The content is written. The purpose of BBB is to obtain a return by BBB instead of exempting the Plaintiff from the Plaintiff’s repayment obligation with respect to the part of the instant payment amount paid by BBB to the Plaintiff (the amount of KRW 4.920 million). The date when the sales contract and the certificate of redemption were written is indicated as July 15, 2014. This is deemed to have been intended at the expiration of the period of restriction on disposal of stocks, which is the requirement for qualified merger under Article 44(2)2 of the Corporate Tax Act. In full view of the circumstances, BB’s shares were merely paid to the Plaintiff formally in order to form legal relations pursuant to the instant general agreement in the form of merger, and it is difficult to deem that the said shares were actually reverted to the Plaintiff.

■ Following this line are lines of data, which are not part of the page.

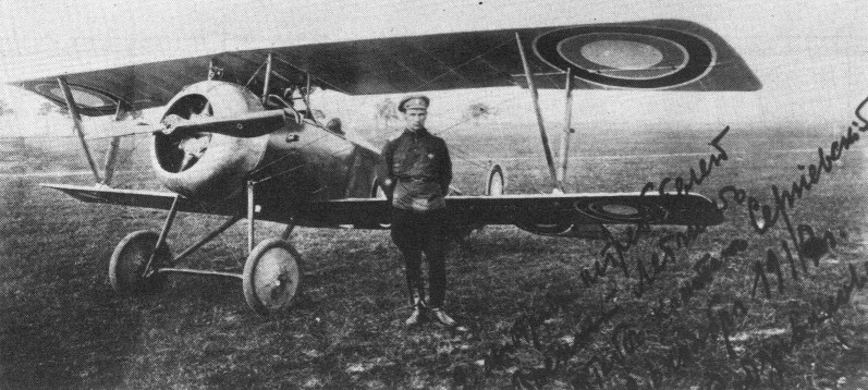 Русский ас Сергиевский Борис Васильевич (1888-1971) и самолет Ньюпор-17. 1917г.
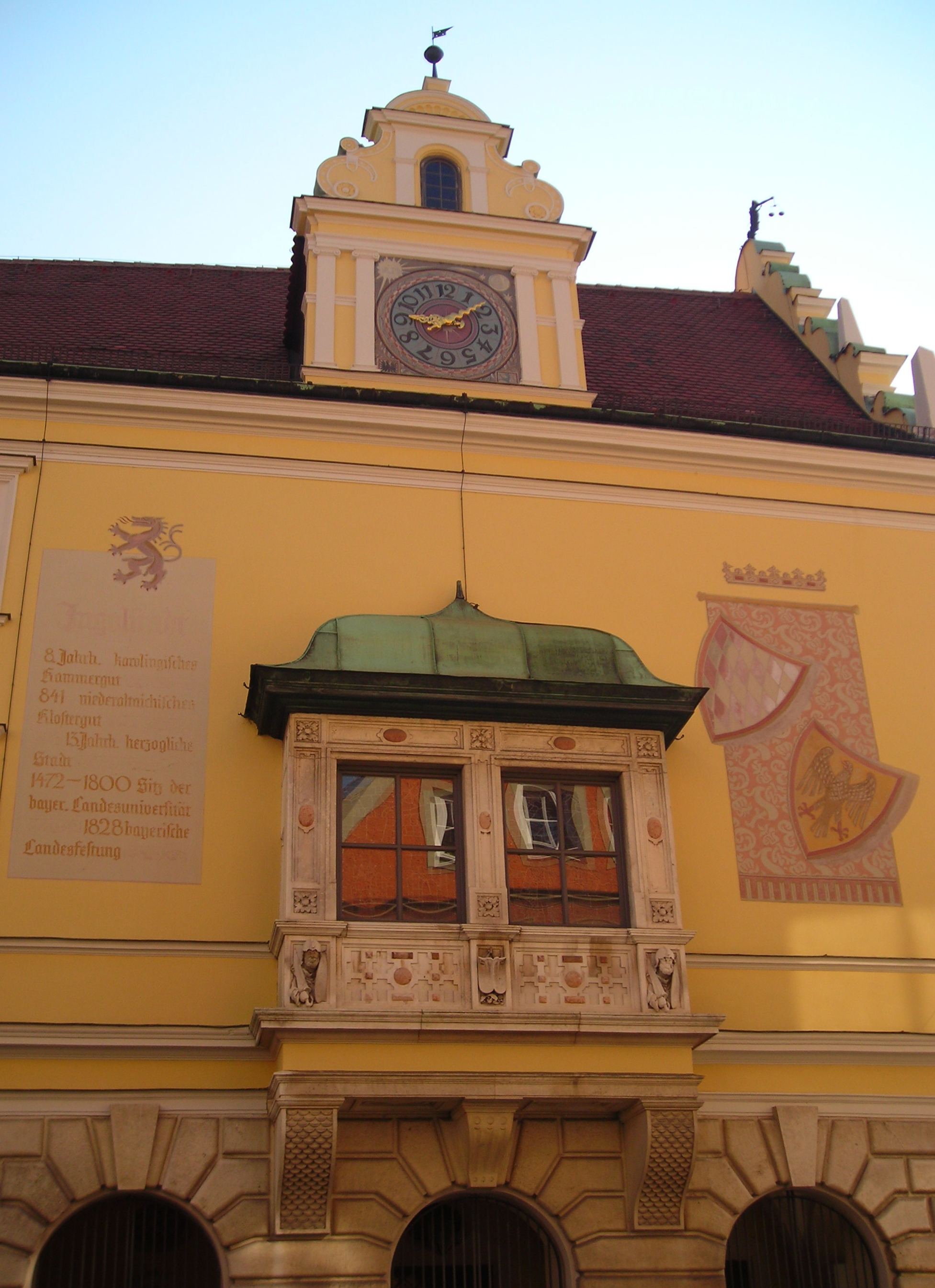 Altes Rathaus Ingolstadt
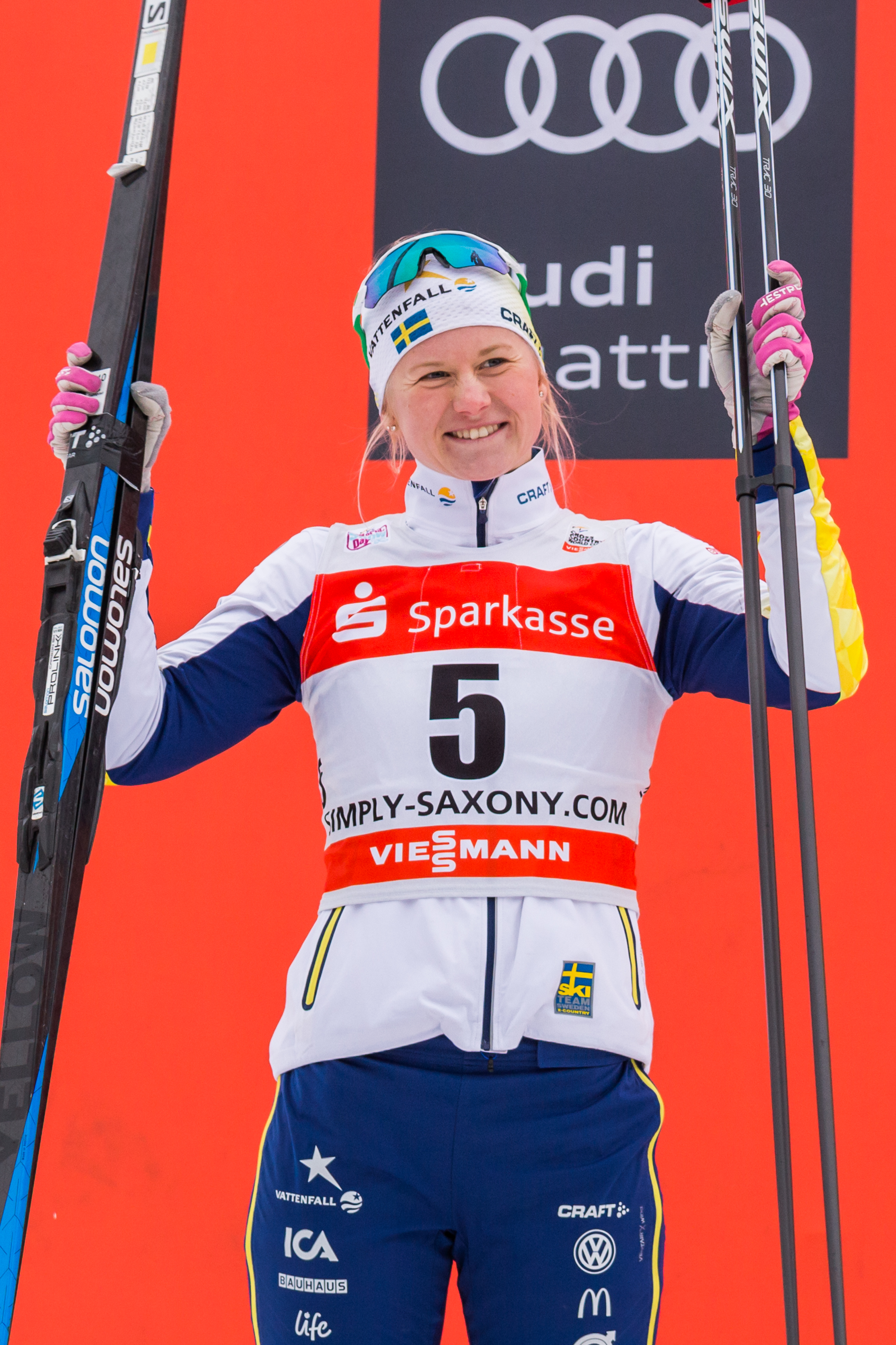 Maja Dahlqvist (SWE, Schweden), Zweitplatzierter, Silbermedaille, silver medal

D) Meanwhile, according to the merger financial statements published in the electronic disclosure system of the Financial Supervisory Service, the decision of the Tax Tribunal in question as the price for the merger would be reasonable as follows: (a) the total liabilities of the merged companies succeeded by BBB due to the merger in this case are KRW 70.6 billion; and (b) according to the calculation method of the price for the transfer as set forth in the overall agreement in this case, the amount of KRW 10.6 billion, which is the liabilities exceeding KRW 20 billion, was settled; and (c) the amount

E) Although the Plaintiff alleged that the said KRW 9.4 billion was not specified, the Plaintiff’s assertion on this part is not acceptable in view of the following: (a) the Plaintiff’s conjunctive claim in a trial against the Tax Tribunal that the said KRW 9.4 billion was the amount claimed by the Plaintiff as the Plaintiff’s conjunctive claim; and (b) the amount of payment that the Plaintiff may accrue to the Plaintiff out of the instant payment exceeds KRW 60 billion as the total amount succeeded by bbbbbb exceeds the KRW 60 billion; and (c) there seems to be no relation to the specification of the said amount, and there seems to be no other way to calculate the transfer price and the price for merger.

D. Sub-determination

In full view of all the above circumstances, the payment of this case was paid as the price for transfer or merger under the General Agreement, and the payment of 9.4 billion won reduced by BBB from the above payment to the amount exceeding 60 billion won succeeded to by BB as the price for merger is deemed to correspond to the principle of substantial taxation. Thus, the Plaintiff’s assertion on a different premise is without merit.

5. Conclusion

Therefore, the plaintiff's claim is dismissed as it is without merit, and it is so decided as per Disposition.